The impulse to posit the supernatural, understood in this way, can indeed lead to the positing of another realm beyond our own. However, the idea that the supernatural must take such a form is, it seems to me, a bias created by a narrow-minded view all too common among people who effectively think of Christianity as the paradigm example of religion. That is, it’s Christianity that posits a hard and fast distinction between our world—the ‘fallen’ world, under the temporary or superficial sway of demonic forces—and that other one: heaven, that other place—domain of God.

Many other religions, though, simply have nothing resembling such a distinction. In Buddhism, for example, we don’t find a distinction between this world and another. Rather, we find something more like a distinction between appearance and reality.
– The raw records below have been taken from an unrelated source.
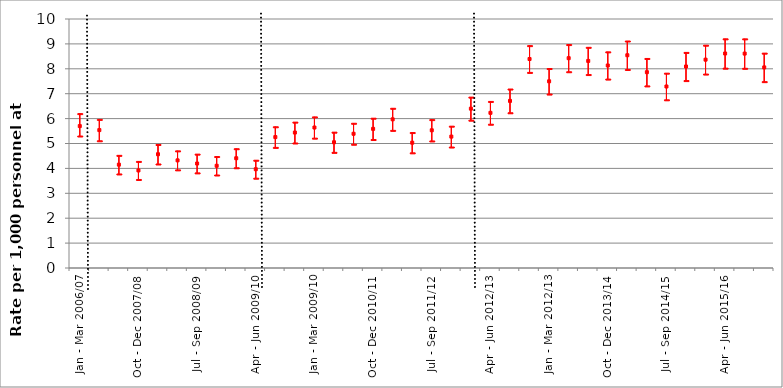
| Category | Rate of patients assessed with a mental disorder | 95% LL | 95% UL |
|---|---|---|---|
| Jan - Mar 2006/07 | 5.7 | 5.3 | 6.2 |
| Apr - Jun 2007/08 | 5.538 | 5.11 | 5.967 |
| Jul - Sep 2007/08 | 4.15 | 3.777 | 4.524 |
| Oct - Dec 2007/08 | 3.918 | 3.555 | 4.28 |
| Jan - Mar 2007/08 | 4.569 | 4.177 | 4.961 |
| Apr - Jun 2008/09 | 4.323 | 3.941 | 4.704 |
| Jul - Sep 2008/09 | 4.196 | 3.82 | 4.573 |
| Oct - Dec 2008/09 | 4.106 | 3.735 | 4.476 |
| Jan - Mar 2008/09 | 4.408 | 4.025 | 4.79 |
| Apr - Jun 2009/10 | 3.967 | 3.606 | 4.328 |
| Jul - Sep 2009/10 | 5.258 | 4.844 | 5.672 |
| Oct - Dec 2009/10 | 5.439 | 5.021 | 5.858 |
| Jan - Mar 2009/10 | 5.642 | 5.215 | 6.068 |
| Apr - Jun 2010/11 | 5.05 | 4.645 | 5.455 |
| Jul - Sep 2010/11 | 5.391 | 4.97 | 5.812 |
| Oct - Dec 2010/11 | 5.588 | 5.159 | 6.016 |
| Jan - Mar 2010/11 | 5.971 | 5.528 | 6.414 |
| Apr - Jun 2011/12 | 5.032 | 4.625 | 5.439 |
| Jul - Sep 2011/12 | 5.531 | 5.102 | 5.959 |
| Oct - Dec 2011/12 | 5.277 | 4.858 | 5.696 |
| Jan - Mar 2011/12 | 6.4 | 5.937 | 6.863 |
| Apr - Jun 2012/13 | 6.232 | 5.774 | 6.689 |
| Jul - Sep 2012/13 | 6.711 | 6.234 | 7.187 |
| Oct - Dec 2012/13 | 8.393 | 7.856 | 8.931 |
| Jan - Mar 2012/13 | 7.498 | 6.985 | 8.011 |
| Apr - Jun 2013/14 | 8.427 | 7.882 | 8.973 |
| Jul - Sep 2013/14 | 8.316 | 7.769 | 8.863 |
| Oct - Dec 2013/14 | 8.134 | 7.587 | 8.68 |
| Jan - Mar 2013/14 | 8.545 | 7.973 | 9.116 |
| Apr - Jun 2014/15 | 7.864 | 7.313 | 8.415 |
| Jul - Sep 2014/15 | 7.29 | 6.755 | 7.824 |
| Oct - Dec 2014/15 | 8.093 | 7.527 | 8.658 |
| Jan - Mar 2014/15 | 8.368 | 7.788 | 8.947 |
| Apr - Jun 2015/16 | 8.615 | 8.026 | 9.204 |
| Jul - Sep 2015/16 | 8.611 | 8.02 | 9.202 |
| Oct - Dec 2015/16 | 8.056 | 7.484 | 8.628 |

When confined to the world of appearance (the cycle of Saṃsāra), we seem to exist—these unities that each of us calls ‘myself’. Many things seem really worth our desire and aversion, and the satisfaction of these wants promises joy and happiness. However, in things as they really are, we aren’t anything in particular, but mere skandhas—piles or random scatterings with no well-founded distinction from each other or the world. And, the desires that our delusions of self induce can only lead to suffering.

The sense in which Buddhism is committed to a notion of the supernatural is that it posits an escape route from the world as we find it—from the conditions in which suffering is inevitable, and into those in which we’ll free from it once and for all. And this is what it has in common with Christianity. The supernatural is constituted by those conditions, distinct from those of the world as we find it, taken as necessary for some vision of escape from ‘this’. Such escape can take the form (as in Christianity) of the soul’s reunion with the divine in another, heavenly realm. It can (as in Buddhism) take the form of the lived realization of the real character of this realm. It can even take the form, not of such permanent escapes, but rather of temporary and limited reprieves—e.g. favors gained from the gods through obedience or the offering of gifts. Whatever form it takes, though, the longing for escape is essential to it. The supernatural is simply the cosmological correlate of soteriology.